Adakah suatu komunitas ideologi (agama) dianggap salah, karena ada orang yang menganut agama itu melakukan kejahatan (perbuatan) seperti teroris. Lalu, agama komunitas umat beragama dianggap sebagai kelompok radikal atau teroris—menurut teori negara adikuasa Amerika Serikat dan sekutunya. Kenapa harus agamanya yang menjadi perhatian, bukan kepada perbuatan seseorang yang melakukan kejahatan terhadap orang lain. Dalam kontek tersebut presiden bukanlah penguasa tunggal, melainkan melainkan pemegang amanat rakyat untuk menjalankan roda pemerintahan.

Ketakutan atau kekhawatiran seorang pemimpin sering membuat dia melakukan tindakan yang emosional dan menuding banyak pihak ‘yang’ akan melakukan kejahatan terhadap dirinya dan pemerintah. dengan tuduhan tersebut, ia leluasa memerintahkan TNI dan Polri untuk melakukan sweeping, pengamanan ekstra ketat dengan show power militer. Dengan show power kekuatan militer dan polisi itu, sudah barang tentu bertujuan untuk memberikan shock teraphy (warning) kepada masyarakat luas, agar jangan macam-macam. Dengan keheningan masyarakat yang mencekam akibat show kekuatan militer dan polisi itu, maka startegi mempertahankan kekuasaan dapat dilakukan dengan mudah. Walaupun (misalnya) dalam suatu pemilihan presiden diyakini banyak terjadi pelanggaran yang dapat membatalkan kemenangan pasangan capres.

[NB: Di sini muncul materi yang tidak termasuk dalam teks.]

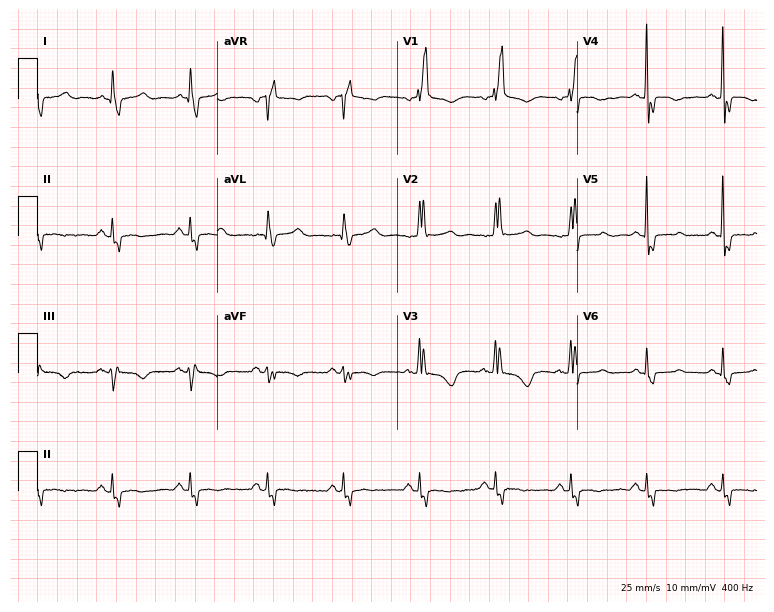
12-lead ECG (7.3-second recording at 400 Hz) from a female patient, 72 years old. Findings include right bundle branch block (RBBB).
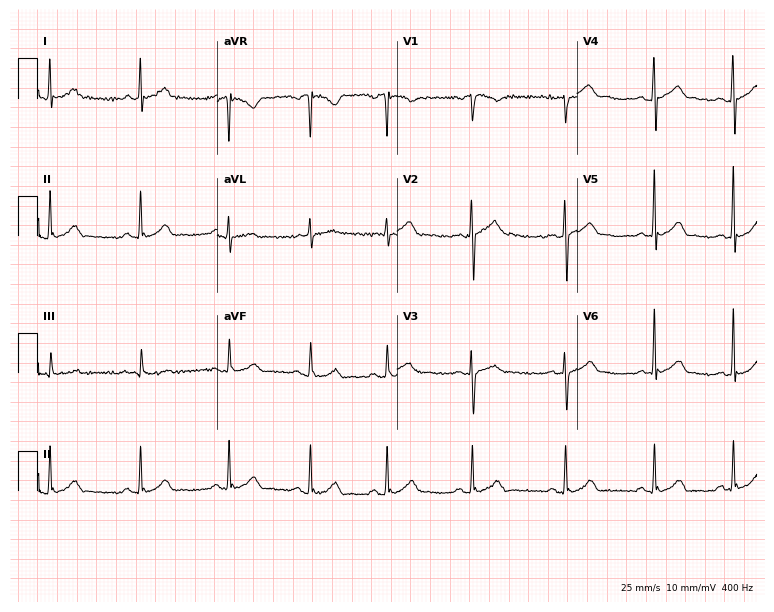
Standard 12-lead ECG recorded from a man, 24 years old (7.3-second recording at 400 Hz). Read as a normal ECG.

Pada zaman Orde Baru atau zaman keemasan Partai Golongan Karya (Golkar), militer seperti punya mata seribu. Bayangkan saja, ketika seorang wartawan membuat berita tentang kecurangan pemilu, pihak Intel Kodim langsung memanggil si wartawan dengan metoda introgasi yang tidak lazim. Misalnya meraka mengatakan, “berita yang akan kamu buat besok, lusa atau minggu depan maupun bulan depan, kami sudah tahu..!” Begitu hebat introgasi demikian. Sementara wartawan yang diintrogasikan itu, belum tahu berita apa yang akan ia dapatkan besok atau lusanya. Kenapa militer sudah tahu?

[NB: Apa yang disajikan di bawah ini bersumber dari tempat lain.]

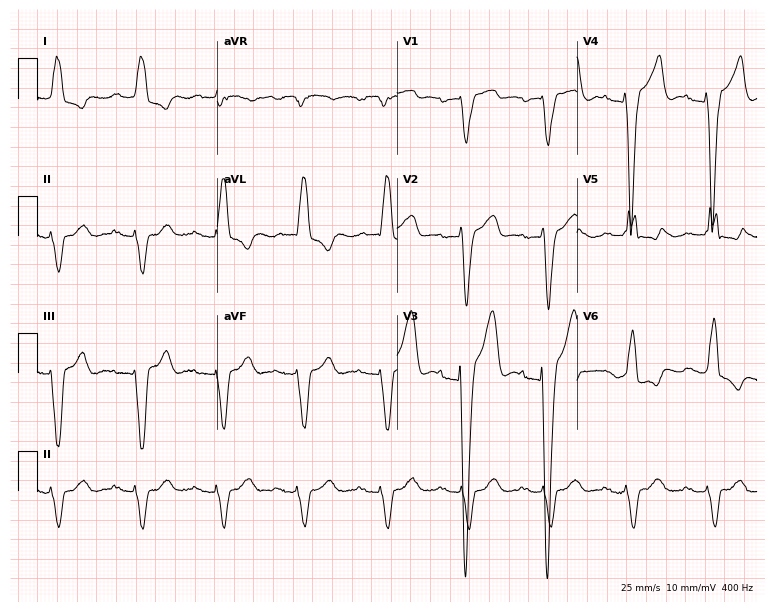
Standard 12-lead ECG recorded from an 84-year-old male. The tracing shows first-degree AV block, left bundle branch block.

Apakah sekarang ini akan terulang lagi zaman keemasan seperti zaman Orde Baru di bawah rezim Soeharto? Akibatnya demokrtasi kita terus menerus eror disebabkan oleh Leader eror (pemimpin yang eror). Demokrasi di Indonesia yang memasuki zaman kebebasan, ternyata tidak mampu mengembalikan wajah asli bangsa Indonesia. Dengan sistem pemilihan secara langsung, akan tetapi tidak mencerdaskan anak-anak bangsa, karena peraturan tentang pemilihan secara langsung di Indonesia belum dapat dijalankan sepenuhnya.

Misalnya menyangkut kasus pelanggaran dan kejahatan terhadap hak suara pemilih yang harus dijamin bebas diberikan kepada siapapun calon pemimpin yang sedang bertarung. Ketika terjadi kasus pelanggaran pemilihan, proses hukumnya tidak lebih dan tidak kurang hanya sebagai ‘berita acara’ pemilihan. Bahkan, kecenderungan anggota KPU yang condong kepada pihak tertentu, telah menghambat proses demokrasi yang akan dibangun di Indonesia pasca tumbangnya rezim orde baru.

Sistem dan pelaksanaan pemilihan di tingkat apapun di Indonesia merupakan potret pengkhianatan terhadap bangsa dan negara. Karena dalam proses dan pelaksanaan pemilihan langsung (pemilu, pilpres, dan pilkada) telah disuburkan kembali praktek suap, korupsi, kekerasan, pemitnahan orang lain, tidak adil, tidak jujur dan terlalu mengandalkan faktor uang, preemanisme, kekuasaan dan kewenangan.

Jika beberapa pasal di dalam UU pemilu dan KPU serta peraturan lainya tidak direvisi ditambah kurangkan, maka dalam perkembangan selanjutnya demokrasi di Indonesia akan mundur jauh ke belakang, karena menghidupkan kembali praktek-praktek pengkhianatan terhadap bangsa dan negara untuk kepentingan kelompok sendiri (kelompok tertentu) yang ingin berkuasa.